Beroep verdachte. Naast de bovengenoemde mogelijkheden is er tevens de mogelijkheid voor de verdachte om in beroep te gaan bij:
- De rechtbank tegen het bevel tot bewaring van de rechter-commissaris. Er staat voor de verdachte slechts één mogelijkheid van beroep open
- Het gerechtshof tegen het bevel tot gevangenhouding van de raadkamer. Een verzoek tot opheffing of schorsing van de gevangenhouding bij de raadkamer kan de verdachte herhaalde malen doen.
- De Hoge Raad te Den Haag (ook wel cassatie genoemd); hier kan de verdachte tegen de beslissing van het gerechtshof in beroep gaan.

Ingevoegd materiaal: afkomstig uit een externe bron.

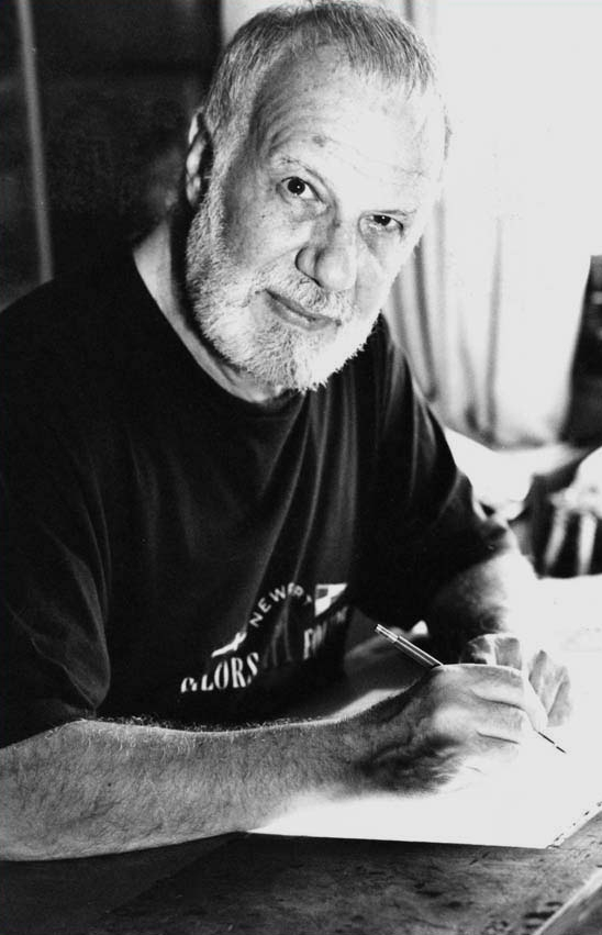 Leone Cimpellin, disegnatore di fumetti. Ritratto fotografico di Joe Zattere (Fumetti d'Italia), 1993

Dit beroep is alleen mogelijk in geval het gerechtshof de wet niet goed heeft toegepast, daar de Hoge Raad zich niet bezighoudt met de feiten en omstandigheden ten aanzien van de verdachte en de uitleg hiervan door het gerechtshof (het Hof).
Wanneer de verdachte niet in aanmerking komt voor voorlopige vrijlating c.q. er aanwijzingen of bewijzen zijn voor schuld aan strafbare feiten, zal de volgende fase een openbare rechtzitting (terechtzitting) zijn. Hier zal in een vervolgartikel nader op in worden gegaan (volgt binnenkort)
In sommige gevallen, bij minder ernstige strafbare feiten kan in plaats van een rechtzitting ook besloten worden tot een schikking of transactie.
Schikking of Transactie
Schikking politie - officier van justitie. Bij constatering van een strafbaar feit waarbij de verdachte direct schuld bekent, mogen de politie in de eerste fase (zie
Strafrecht & Politie) en de officier van justitie als ‘eigen rechter’ optreden. Dit betreft overwegend zeer eenvoudige zaken die meteen afgerond kunnen worden, omdat de verdachte erkent. Denk hierbij bijvoorbeeld aan fietsen in het donker zonder licht, overtreding van een parkeerverbod, te hard rijden met bromfiets of auto. Formeel zou de zaak na het opmaken van een proces-verbaal (zie
Proces-verbaal), bij de rechter aan moeten worden gebracht.
Schikking Transactie. Daar de officier van justitie werkt volgens de zelfde vaste richtlijnen van geldboetes als een rechter, is bekend hoe hoog de boete is en kan de officier de verdachte reeds aanbieden een boete te betalen. Het voordeel van deze gang van zaken is, dat een hele rechtsgang wordt vermeden, de rechter minder werkdruk heeft en de verdachte meteen weet waar deze aan toe is. Het betalen van een boete wordt in dit geval ook wel schikking of transactie genoemd.
Het staat de verdachte vrij om deze schikking te weigeren en de zaak wel bij de rechter te laten voorkomen om diens oordeel te vernemen.